▶ **WORK ORDER**: Here are some records; quote them exactly, leaving out the pictures.

▶ **THE INPUT**:
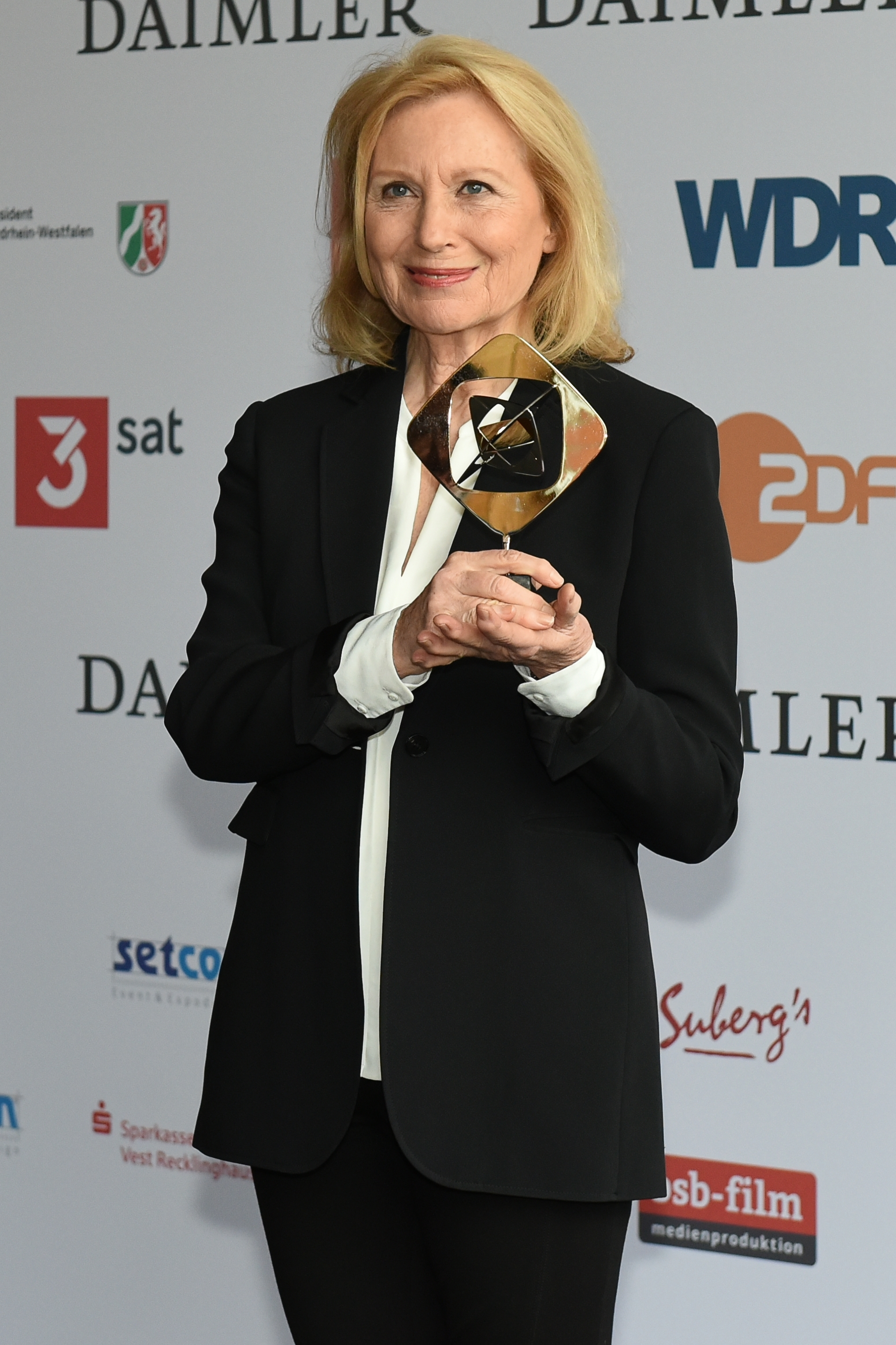 Verleihung des Grimme-Preises 2019.
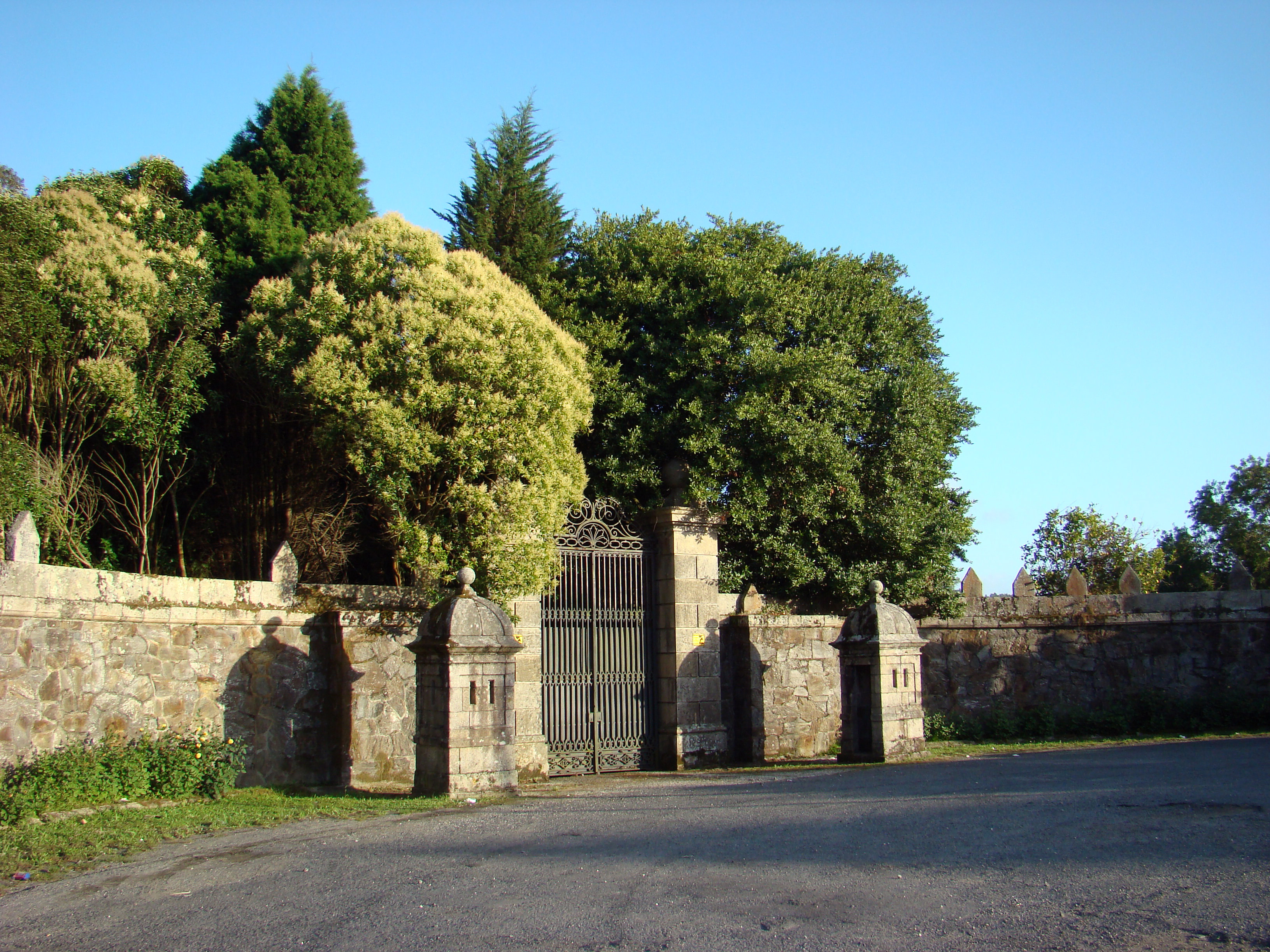 Porta do Pazo de Meirás, Sada
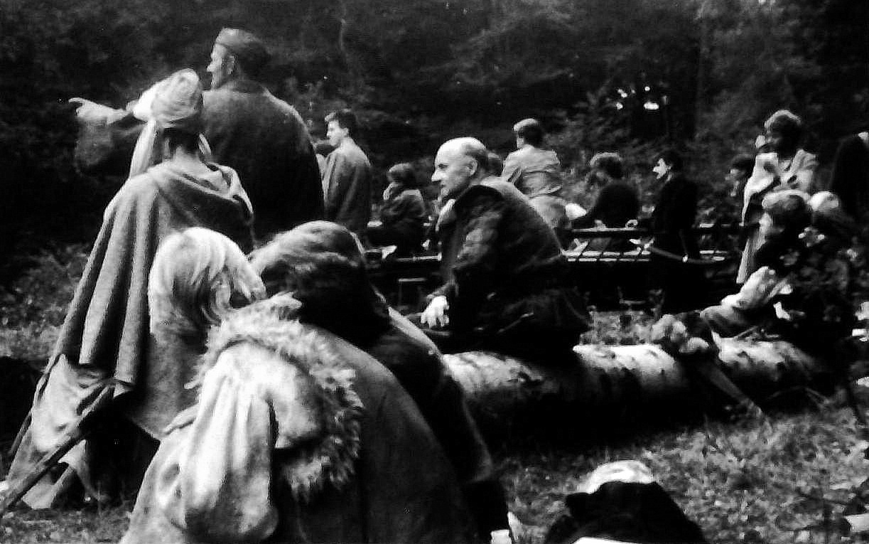 Marek Walczewski (Mitte) während der Dreharbeiten an Crimen in Gruszka n. Lesko
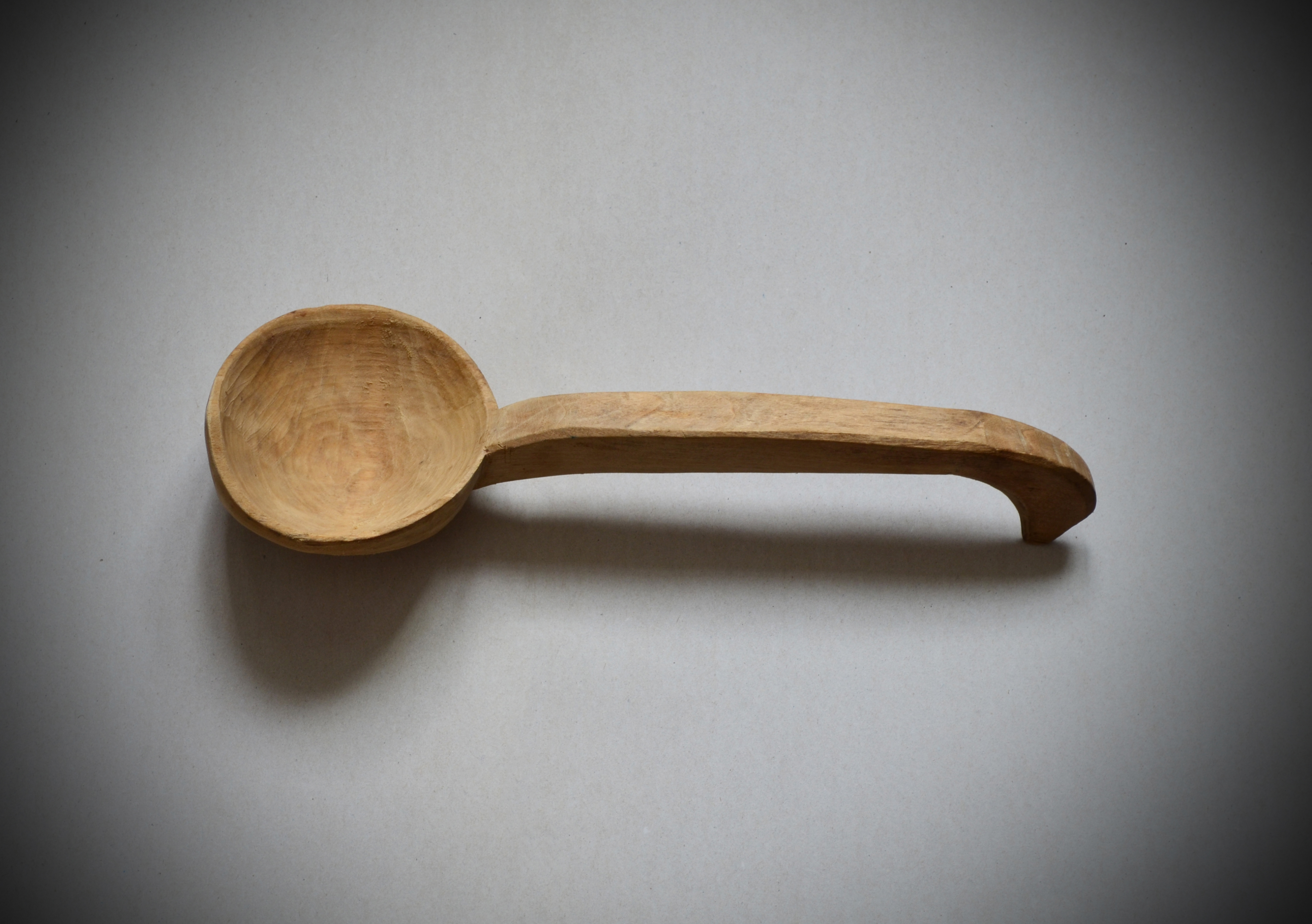 Чюмичка (чюмич) — поварская ложка. Россия, XIX век.
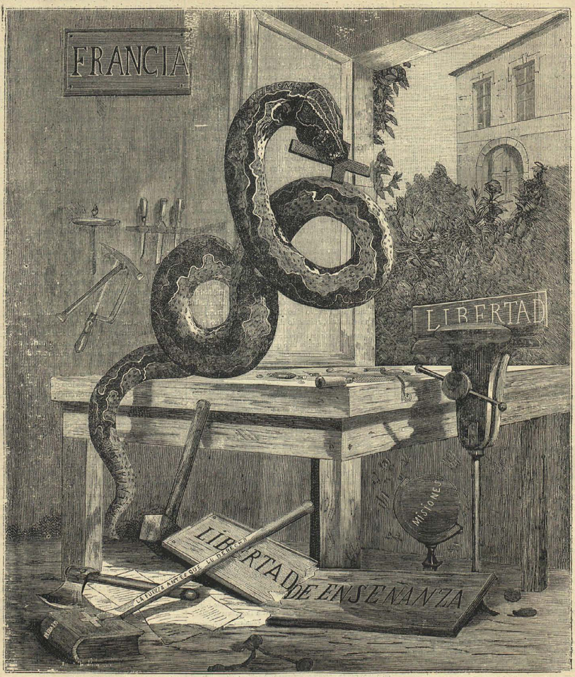 La serpiente y la lima, recogido en la revista española La Ilustración Católica.
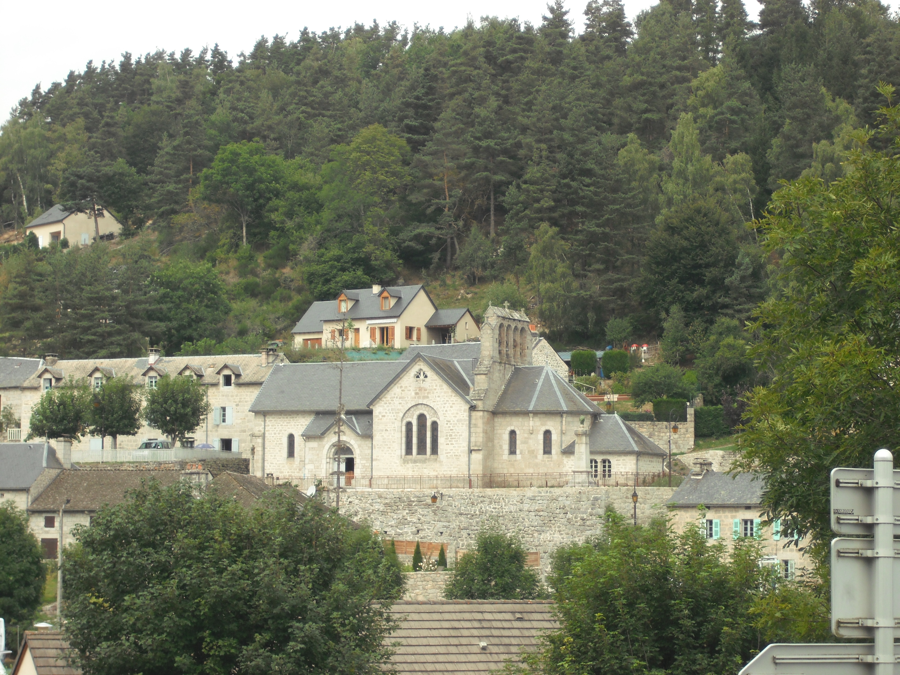 Eglise de Saint-Just (Cantal)
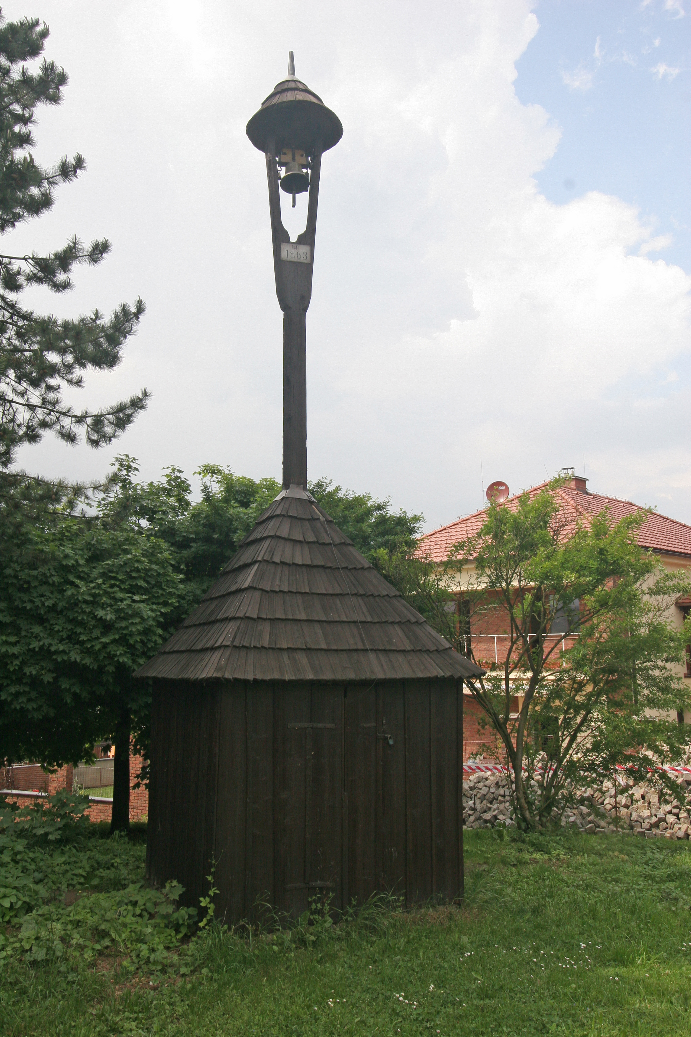 Zvonice (Rabštejnská Lhota), náves, Rabštejnská Lhota
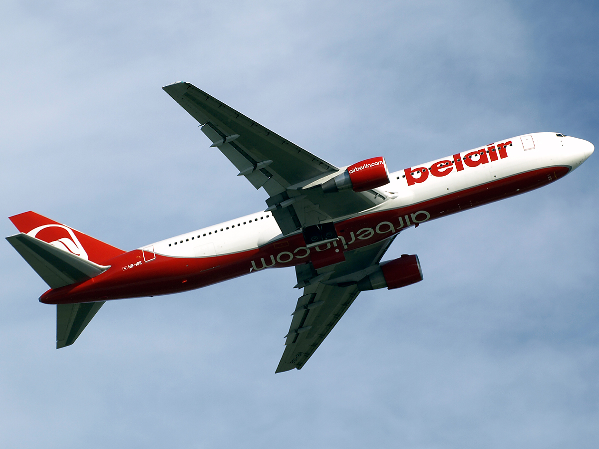 Boeing 767 der Belair in modifizierten Air Berlin-Farben

▶ **ANSWER TO THE PROBLEM**:
 Verleihung des Grimme-Preises 2019.
 Porta do Pazo de Meirás, Sada
 Marek Walczewski (Mitte) während der Dreharbeiten an Crimen in Gruszka n. Lesko
 Чюмичка (чюмич) — поварская ложка. Россия, XIX век.
 La serpiente y la lima, recogido en la revista española La Ilustración Católica.
 Eglise de Saint-Just (Cantal)
 Zvonice (Rabštejnská Lhota), náves, Rabštejnská Lhota
 Boeing 767 der Belair in modifizierten Air Berlin-Farben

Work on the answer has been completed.